╭─ DATA

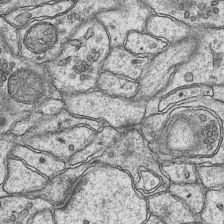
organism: Mouse
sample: CA1 Hippocampus
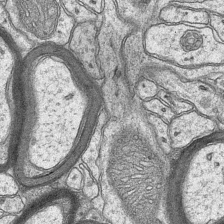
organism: Mouse
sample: CA1 Hippocampus
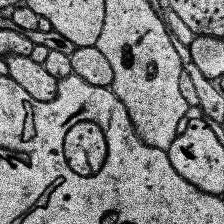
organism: Human
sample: Temporal Lobe
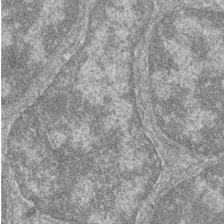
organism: Zebrafish
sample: Cilia; retinal pigment epithelium
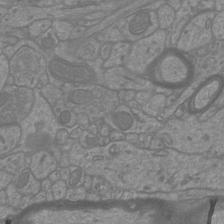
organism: Mouse
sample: Cortical neurons
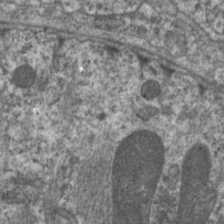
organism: C. elegans
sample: Pharynx
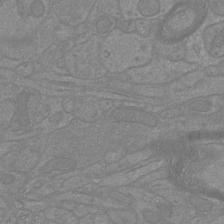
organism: Mouse
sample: Cortical neurons
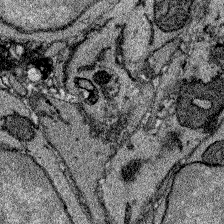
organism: Zebrafish
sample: Larval olfactory bulb
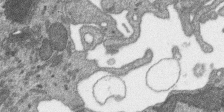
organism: Human
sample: Lung epithelial cells infected with SARS-CoV-2
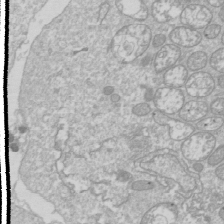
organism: Drosophila
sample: Cell division; meiosis; drosophila spermatocytes
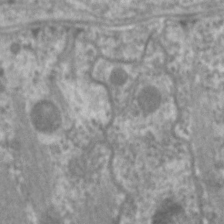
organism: C. elegans
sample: Pharynx
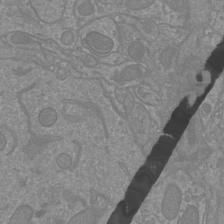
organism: Mouse
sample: Cortical neurons
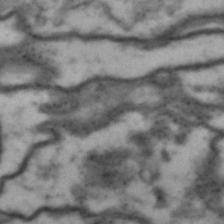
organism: Drosophila
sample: Brain
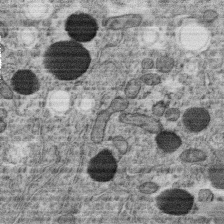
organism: C. elegans
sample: C. elegans oocyte; sperm cells
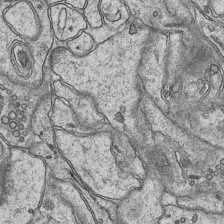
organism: Mouse
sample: CA1 Hippocampus
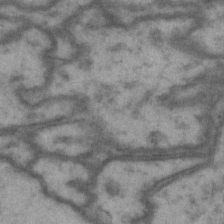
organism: Drosophila
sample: Brain
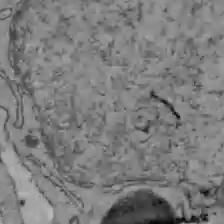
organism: C57BL Mouse
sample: Liver
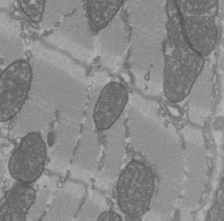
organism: C57BL Mouse
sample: Heart
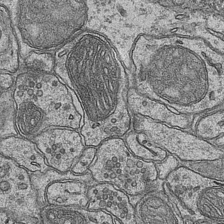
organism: Mouse
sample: CA1 Hippocampus
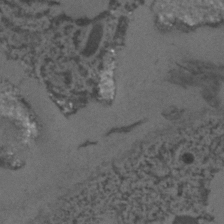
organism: C. elegans
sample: C. elegans embryo
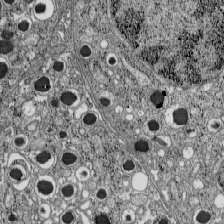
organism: C57BL Mouse
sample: Pancreatic islet
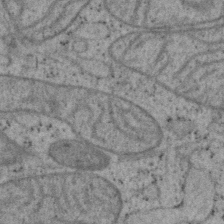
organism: Human
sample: HeLa cells
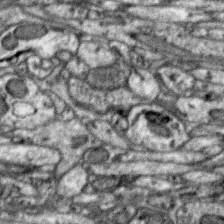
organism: Zebra finch
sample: Brain
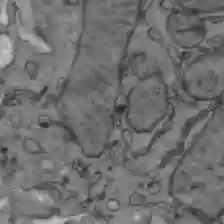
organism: C57BL Mouse
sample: Liver
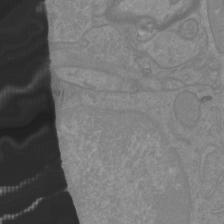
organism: Mouse
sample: Cortical neurons
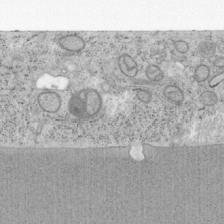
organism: Human
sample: HeLa cells
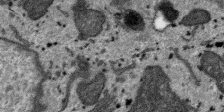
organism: Human
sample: Lung epithelial cells, uninfected (mock) control
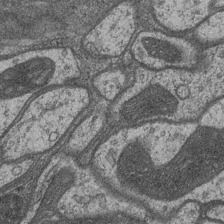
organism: Drosophila
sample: Optic medulla
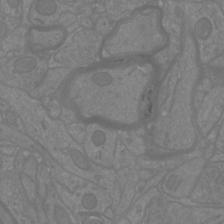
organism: Mouse
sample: Cortical neurons
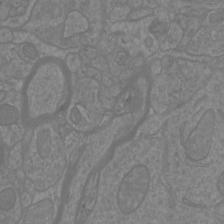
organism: Mouse
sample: Cortical neurons
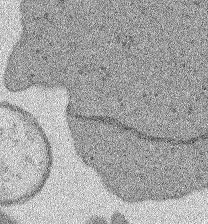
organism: Human
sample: HeLa cells
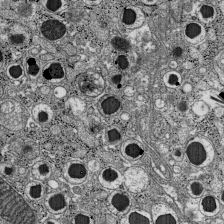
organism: C57BL Mouse
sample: Pancreatic islet
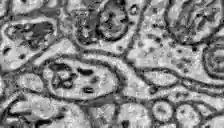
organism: Zebrafish
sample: Brain
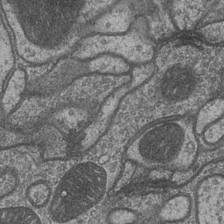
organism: Drosophila
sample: Optic medulla
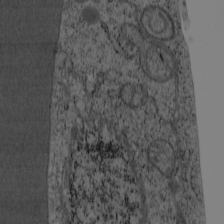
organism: African green monkey
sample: COS-7 cells
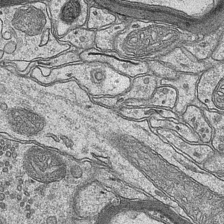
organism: Mouse
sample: CA1 Hippocampus
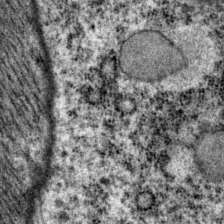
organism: P. pacificus
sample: Pharynx
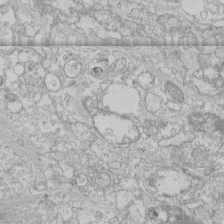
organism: Human
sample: CRL-1474
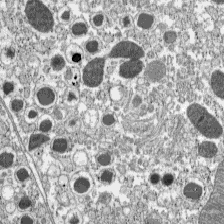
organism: C57BL Mouse
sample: Pancreatic islet
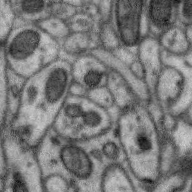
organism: Zebra finch
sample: Brain
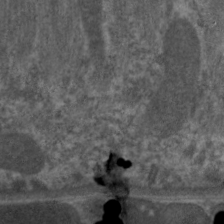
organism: C. elegans
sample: Pharynx
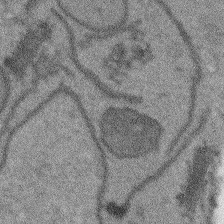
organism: Arabidopsis thaliana
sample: Root tip
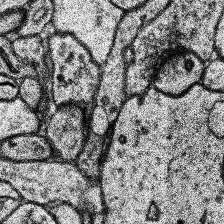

╰─

**ASSIGNMENT:** In the listing above, transcribe exactly the lines from the line containing "sample: CRL-1474" through the last one, both included, but not the pictures.

**ANSWER BELOW:**
sample: CRL-1474
organism: C57BL Mouse
sample: Pancreatic islet
organism: Zebra finch
sample: Brain
organism: C. elegans
sample: Pharynx
organism: Arabidopsis thaliana
sample: Root tip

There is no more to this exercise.